The good news is that many years of experience, experimentation and observation have paid off in that we have microprocessors today that can do many, many things reasonably well. It’s more of a generic efficiency apartment kitchen than a Uno’s Pizzeria and Grill kitchen. Nothing wrong with that, I don’t need an Uno’s kitchen when I make dinner tonight.

The bad news is that the functional units in a microprocessor are fixed at what they are. Let’s say I needed another freezer in my generic efficiency apartment kitchen, it’s not so easy to add one. Same thing with a microprocessor. They typically have four floating point math functional units to, well, do math. If my program only needs four at a time for execution, all is well. But let’s say I have a weather prediction program I want to execute and I want to predict the weather tomorrow. A weather prediction program has a lot of math in it, as you may imagine. If I want the program to complete before tomorrow, I’d really like to have, say, a thousand floating point math functional units all running at the same time. It’s not so easy to add more math functional units to a microprocessor.

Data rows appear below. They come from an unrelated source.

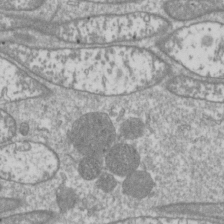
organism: Drosophila
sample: Cell division; meiosis; drosophila spermatocytes
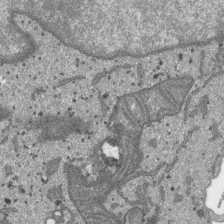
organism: Human
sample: Lung epithelial cells infected with SARS-CoV-2
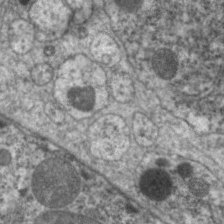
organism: C. elegans
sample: Pharynx
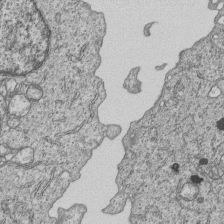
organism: Human
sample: MDA-MB-231 cells
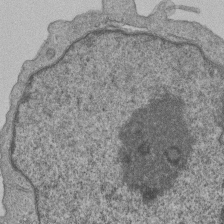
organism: Human
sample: MDA-MB-231 cells
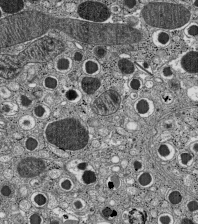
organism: C57BL Mouse
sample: Pancreatic islet
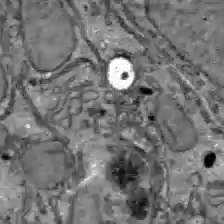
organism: C57BL Mouse
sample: Liver
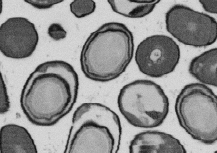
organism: B. subtilis
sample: Bacterial spore
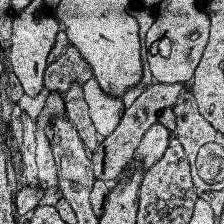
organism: Human
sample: Temporal Lobe
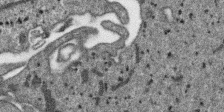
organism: Human
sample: Lung epithelial cells infected with SARS-CoV-2
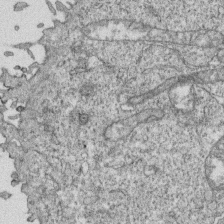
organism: Human
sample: HeLa cell HIV synapse
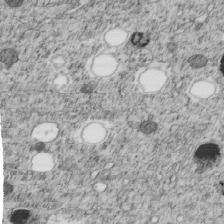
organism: C. elegans
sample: C. elegans embryo early stage
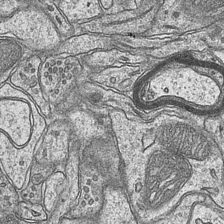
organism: Mouse
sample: CA1 Hippocampus
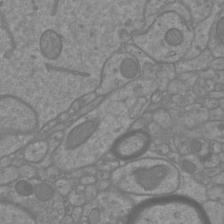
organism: Mouse
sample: Cortical neurons
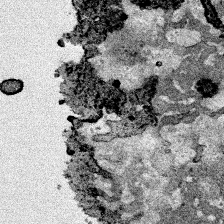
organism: Human
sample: Mitochondria in HCT116 cells
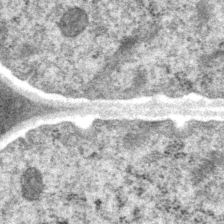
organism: P. pacificus
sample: Pharynx
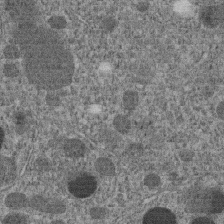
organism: C. elegans
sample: C. elegans embryo early stage
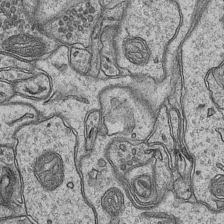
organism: Mouse
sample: CA1 Hippocampus
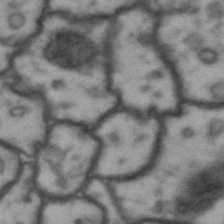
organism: Drosophila
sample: Brain
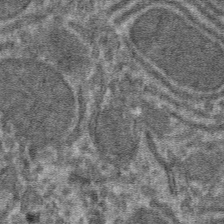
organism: Mouse
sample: Mouse hepatocytes
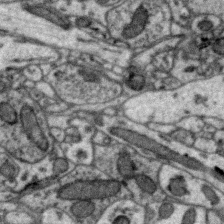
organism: Zebra finch
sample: Brain
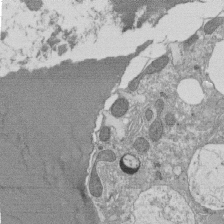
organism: Tetrahymena
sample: Cilia in tetrahymena
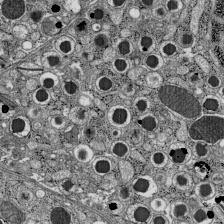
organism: C57BL Mouse
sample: Pancreatic islet
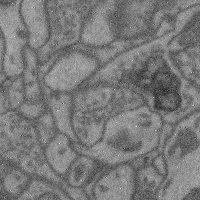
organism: Mouse
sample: Cerebral cortex
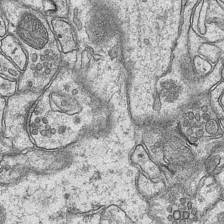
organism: Mouse
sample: CA1 Hippocampus
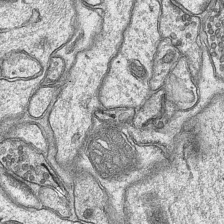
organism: Mouse
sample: CA1 Hippocampus
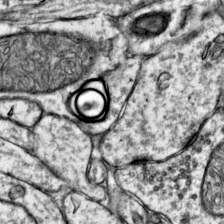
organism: Mouse
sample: Primary visual cortex
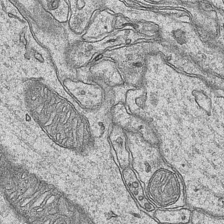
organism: Mouse
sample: CA1 Hippocampus
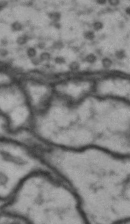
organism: Drosophila
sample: Brain
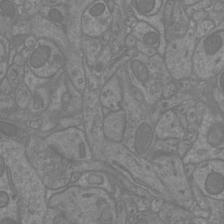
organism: Mouse
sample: Cortical neurons
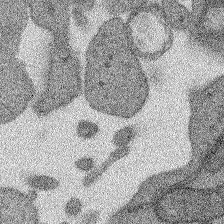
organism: Human
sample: HeLa cells
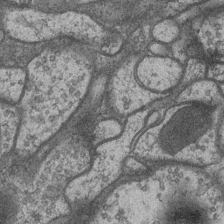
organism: Drosophila
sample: Optic medulla
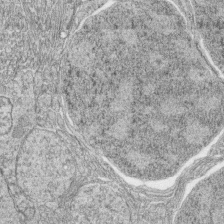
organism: Zebrafish
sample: synaptic ribbons in rod cells and cone cells
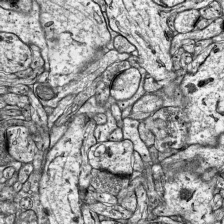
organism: Mouse
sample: Visual Cortex
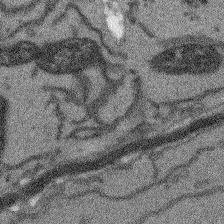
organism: Arabidopsis thaliana
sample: Root tip
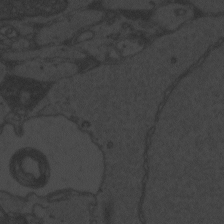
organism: Zebrafish
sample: Macrophage infected with Toxoplasma gondii
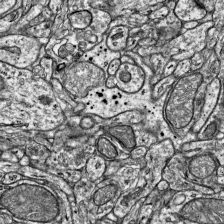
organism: Mouse
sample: Visual Cortex
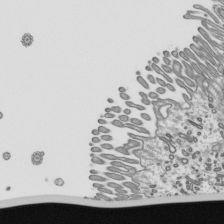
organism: Mouse
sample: Mouse epididymis efferent ductule cilia
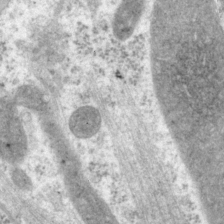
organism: P. pacificus
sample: Pharynx
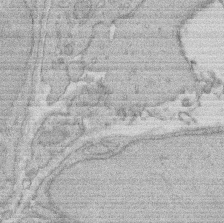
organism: Rat
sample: Salivary granule
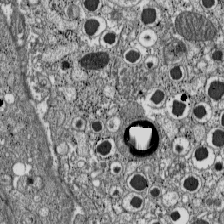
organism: C57BL Mouse
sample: Pancreatic islet
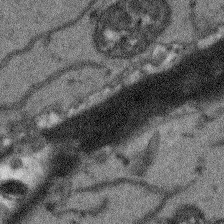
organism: Arabidopsis thaliana
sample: Root tip
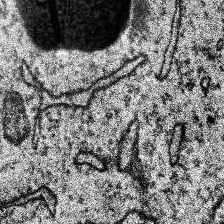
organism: Human
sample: Temporal Lobe
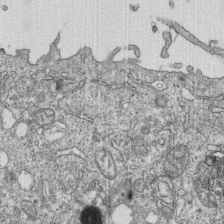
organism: Human
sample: HeLa cell HIV synapse
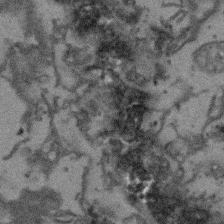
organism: Arabidopsis thaliana
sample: Root tip
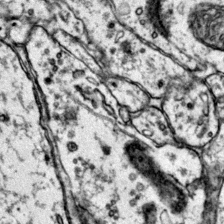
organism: Mouse
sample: Primary visual cortex
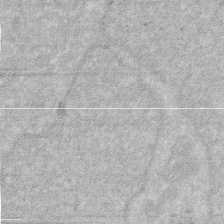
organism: Human
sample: HIV infected U937 cells
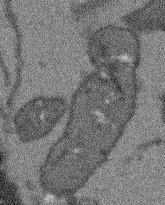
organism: Arabidopsis thaliana
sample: Root tip
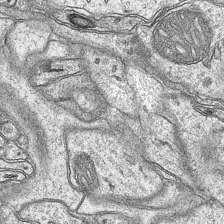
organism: Mouse
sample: CA1 Hippocampus
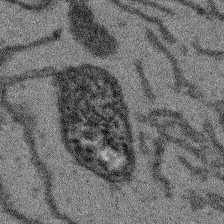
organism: Arabidopsis thaliana
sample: Root tip
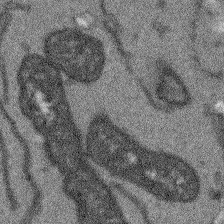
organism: Arabidopsis thaliana
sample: Root tip
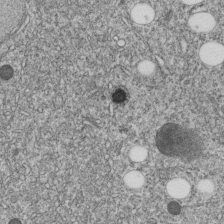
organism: C. elegans
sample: C. elegans embryo early stage
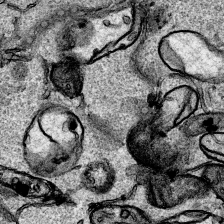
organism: Human
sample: Mitochondria in HCT116 cells
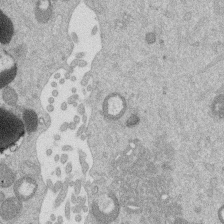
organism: Mouse
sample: Dividing mouse embryo 1 cell stage
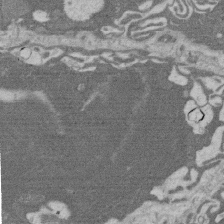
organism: Rat
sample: Salivary granule
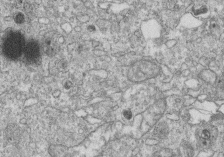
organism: Human
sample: HeLa cell HIV synapse
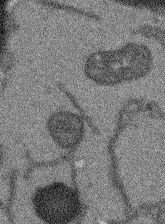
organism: Arabidopsis thaliana
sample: Root tip
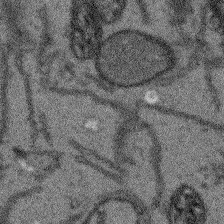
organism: Arabidopsis thaliana
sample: Root tip
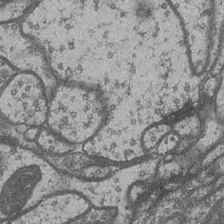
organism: Drosophila
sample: Optic medulla
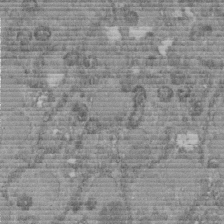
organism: C. elegans
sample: C. elegans embryo early stage
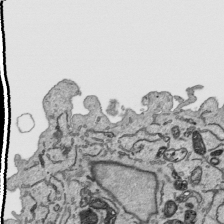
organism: Human
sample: Mitochondria in HCT116 cells
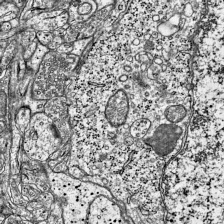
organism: Mouse
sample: Visual Cortex
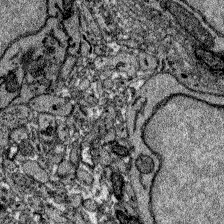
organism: Zebrafish
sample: Larval olfactory bulb
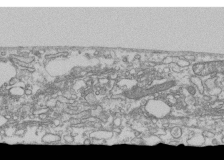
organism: Human
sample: Fibroblast cells
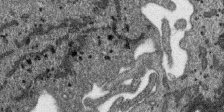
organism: Human
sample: Lung epithelial cells infected with SARS-CoV-2
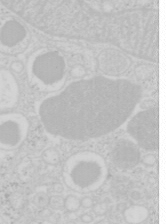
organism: Mouse
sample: Pancreas
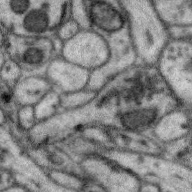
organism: Zebra finch
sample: Brain
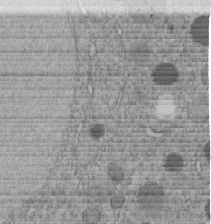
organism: C. elegans
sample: C. elegans embryo early stage
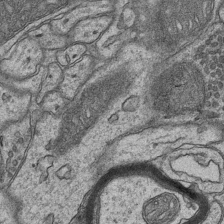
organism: Mouse
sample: CA1 Hippocampus
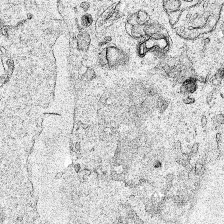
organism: Human
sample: Mitochondria in HCT116 cells
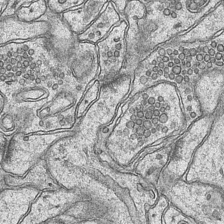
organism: Mouse
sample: CA1 Hippocampus
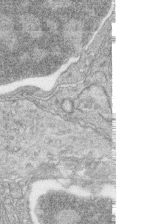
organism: Zebrafish
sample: synaptic ribbons in rod cells and cone cells
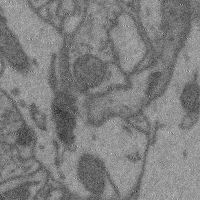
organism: Mouse
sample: Cerebral cortex
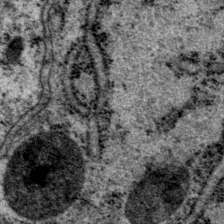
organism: P. pacificus
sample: Pharynx
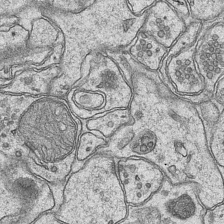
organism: Mouse
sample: CA1 Hippocampus
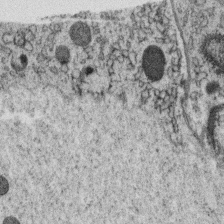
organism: C. elegans
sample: C. elegans oocyte; sperm cells
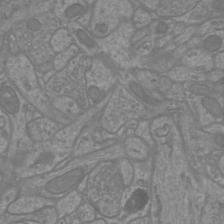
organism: Mouse
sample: Cortical neurons
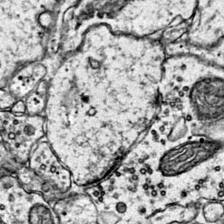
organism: Mouse
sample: Primary visual cortex
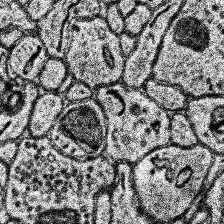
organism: Human
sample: Temporal Lobe
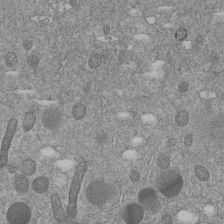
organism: C. elegans
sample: C. elegans embryo early stage
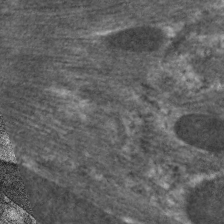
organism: C. elegans
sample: Pharynx
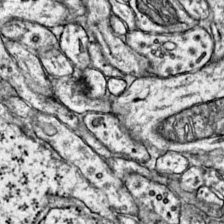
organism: Mouse
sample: Primary visual cortex
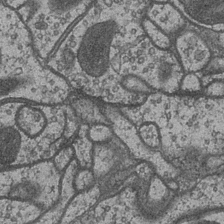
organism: Drosophila
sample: Optic medulla
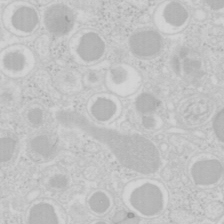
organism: Mouse
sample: Pancreas
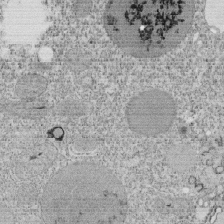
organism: Tetrahymena
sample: Cilia in tetrahymena
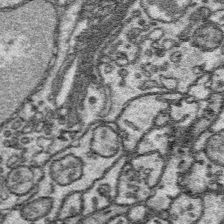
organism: Platynereis dumerilii
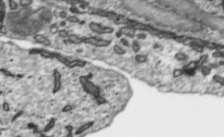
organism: Toxoplasma gondii
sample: Parasites in a vacuole inside a host cell
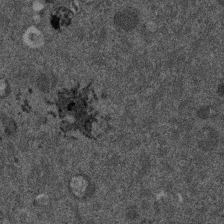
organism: Mouse
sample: Dividing mouse embryo 1 cell stage
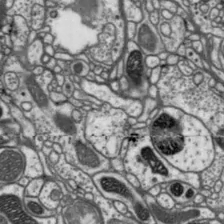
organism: Drosophila
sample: Protocerebral bridge
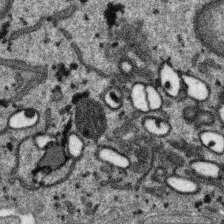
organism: Human
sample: Lung epithelial cells infected with SARS-CoV-2
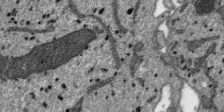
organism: Human
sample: Lung epithelial cells, uninfected (mock) control
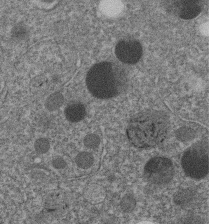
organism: C. elegans
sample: C. elegans embryo early stage
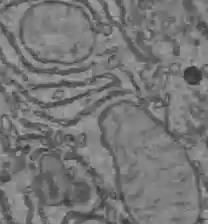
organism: C57BL Mouse
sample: Liver
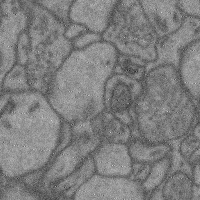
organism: Mouse
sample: Cerebral cortex
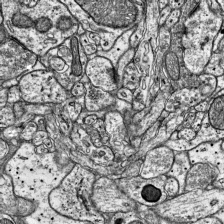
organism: Mouse
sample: Visual Cortex
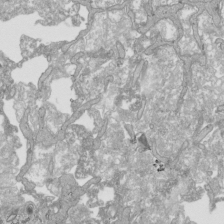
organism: Human
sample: Mitochondria in HCT116 cells
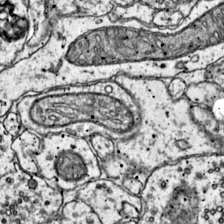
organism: Mouse
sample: Primary visual cortex
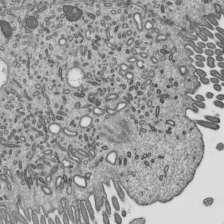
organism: Mouse
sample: Mouse epididymis efferent ductule cilia
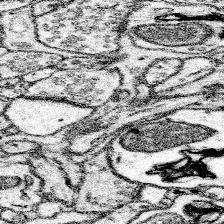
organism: Mouse
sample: Somatosensory cortex neuropil
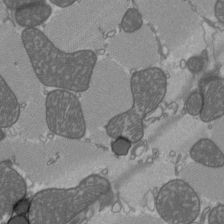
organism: C57BL Mouse
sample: Heart
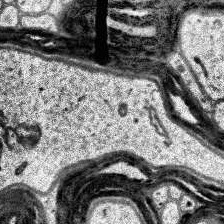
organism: Human
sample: Temporal Lobe
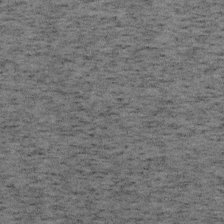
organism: Mouse
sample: OT-I killer T cells with ID8 ovarian cancer cells
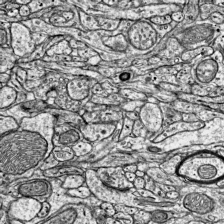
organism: Mouse
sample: Visual Cortex
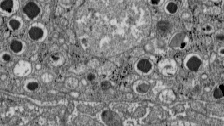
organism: C57BL Mouse
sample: Pancreatic islet
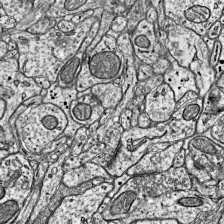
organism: Mouse
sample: Visual Cortex
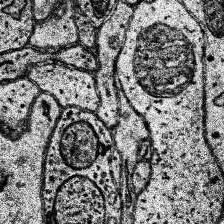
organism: Human
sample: Temporal Lobe
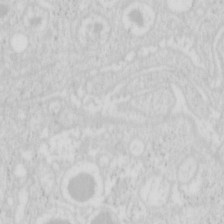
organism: Mouse
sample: Pancreas
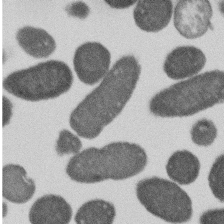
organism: E. coli
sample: Bacterial nucleoid
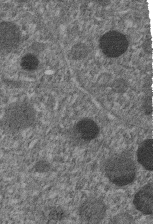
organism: C. elegans
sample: C. elegans embryo early stage
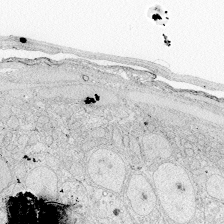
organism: Zebrafish
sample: Whole-Brain
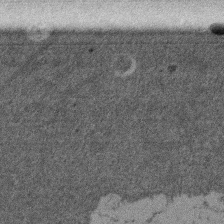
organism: Mouse
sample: Dividing mouse embryo 1 cell stage
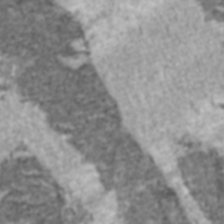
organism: C57BL Mouse
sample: Heart
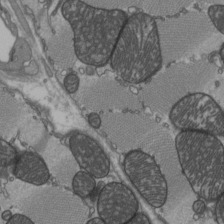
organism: C57BL Mouse
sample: Heart
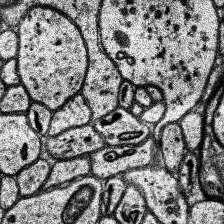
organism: Human
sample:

A microprocessor is a good general purpose instruction execution engine that has a fixed number of functional units to do the work it needs to do. In later posts, I will touch on the nature of programs, alternative ways and means to compute stuff,  programs that translate geek-readable text into microprocessor instructions and whatever else might appear in our wandering.

Hello, and welcome

The what and why of this blog.

Seymour Cray, the father of supercomputing, inspired me at a very difficult time in my undergraduate education. I was struggling with Network Analysis, a difficult course in any Electrical Engineering curriculum. I stumbled upon this quote from Seymour Cray:

“I’m all for simplicity. if it’s very complicated I can’t understand it.”

I thought If Seymour himself can’t understand things unless they are simplified, perhaps the reason I am struggling with this material is because I am not breaking it down into simpler pieces I can understand. Sure enough, that was my problem. I was trying to digest giant-sized chunks of complex information without simplifying it first.

I practice simplification to this day,  and thoroughly enjoy describing seemingly complex things to people in a manner and at a level they can appreciate. Which is why I started this blog. I intend to describe at a reasonably simple level concepts and ideas from computer engineering and computer science. I understand not many people really want to know every little exquisite detail about the underlying hardware or software in computers. However, I believe a larger number of people are indeed interested in a high-level, rough understanding of various nuts and bolts of computation today. I know I certainly appreciate it when a scientist takes the time to describe quantum mechanics or chaos theory or black holes in a manner I am able to grasp.

The “hidden” in this blog tag line refers to the invisible aspects of computer technology. I am not going to touch on iPhone operation nor how to make Microsoft Word do a certain thing. Instead, I’ll be going underneath it all, looking at microprocessors, accelerators, networking, aspects of programming, computational considerations, and the like. I intend to describe these things in a manner an inquisitive and generalist mind may easily grasp. I request you tell me when I miss the mark, as I need your feedback in order   to refine my descriptions.

I have no idea of exactly where this blog is going to go, nor which topics I will choose in which order. Storytelling takes on a life of its own, and I am willing to go where this path takes me. And thoroughly enjoy the ride! I hope you enjoy it, too.